To simplify the index implementation, put will separate updates into an index removal and an index insert. (It is straightforward to make a more efficient implementation would optimize the case that a call to put did not change an indexed property.)

  def put(key: A, value: B): Option[B] = atomic { implicit txn =>
    val prev = contents.put(key, value)
    for (p <- prev; i <- indices()) i -= (key -> p)
    for (i <- indices()) i += (key -> value)
    prev
  }

  def remove(key: A): Option[B] = atomic { implicit txn =>
    val prev = contents.remove(key)
    for (p <- prev; i <- indices()) i -= (key -> p)
    prev
  }

Index internals

Now all that’s left is the actual index implementation, which relies on another TMap. This map maintains the exact mapping from property to entries that is required to implement Index.apply. There’s a bit of care required to handle the case when there are new derived properties or when all of the entries for a property are removed.

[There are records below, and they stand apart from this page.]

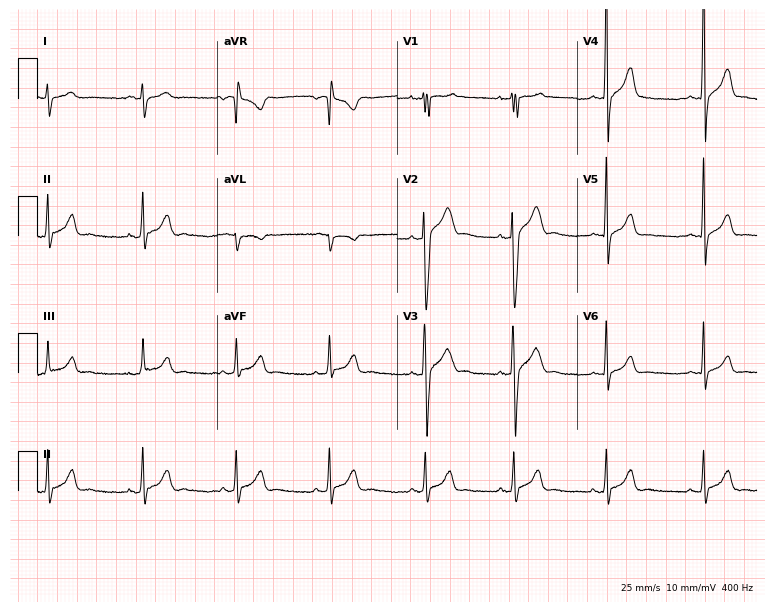
Standard 12-lead ECG recorded from a male, 17 years old. None of these six findings is recorded: first-degree AV block, right bundle branch block, left bundle branch block, sinus bradycardia, atrial fibrillation, sinus tachycardia.
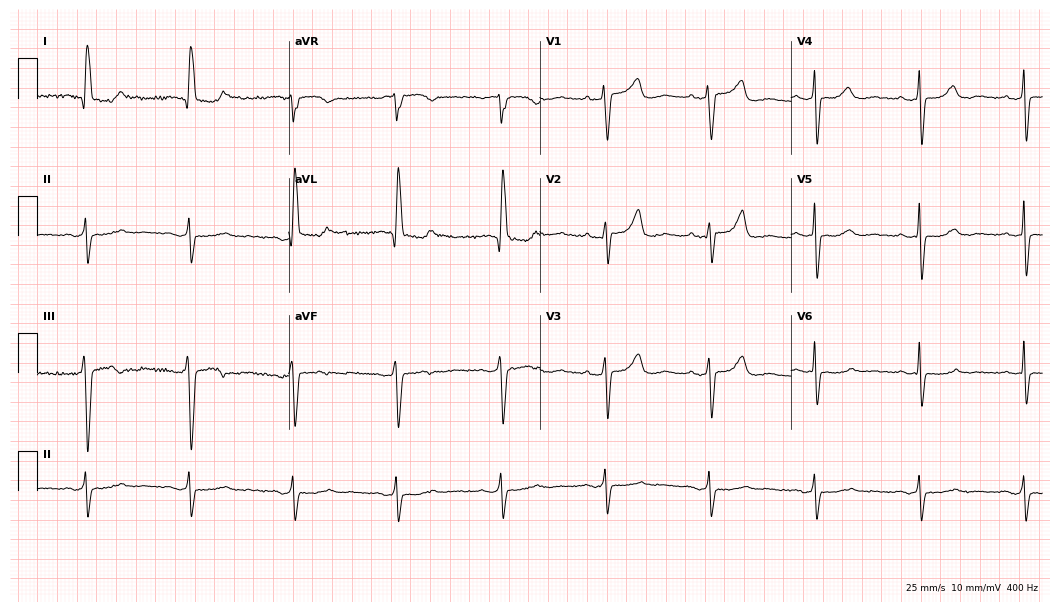
Standard 12-lead ECG recorded from a woman, 71 years old. None of these six findings is recorded: first-degree AV block, right bundle branch block (RBBB), left bundle branch block (LBBB), sinus bradycardia, atrial fibrillation (AF), sinus tachycardia. Findings outside these six are not listed.
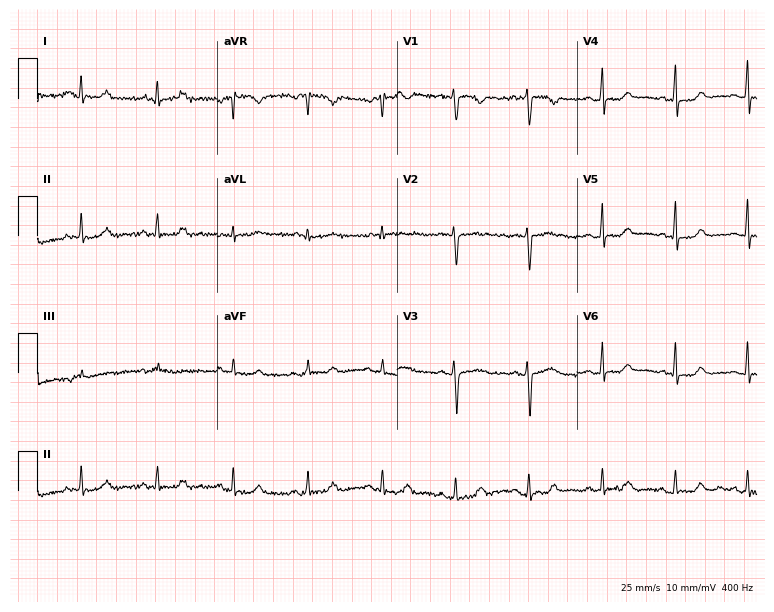
12-lead ECG (7.3-second recording at 400 Hz) from a 51-year-old woman. Labelled as a normal ECG.

  private class Index[C](view: (A, B) => Iterable[C]) extends (C => Map[A, B]) {
    val mapping = TMap.empty[C, Map[A, B]]

    def apply(derived: C) = mapping.single.getOrElse(derived, Map.empty[A, B])

    def += (kv: (A, B))(implicit txn: InTxn) {
      for (c <- view(kv._1, kv._2))
        mapping(c) = apply(c) + kv
    }

    def -= (kv: (A, B))(implicit txn: InTxn) {
      for (c <- view(kv._1, kv._2)) {
        val after = mapping(c) - kv._1
        if (after.isEmpty)
          mapping -= c
        else
          mapping(c) = after
      }
    }
  }

The source

The code for this example is part of the ScalaSTM source on github: IndexedMap.scala.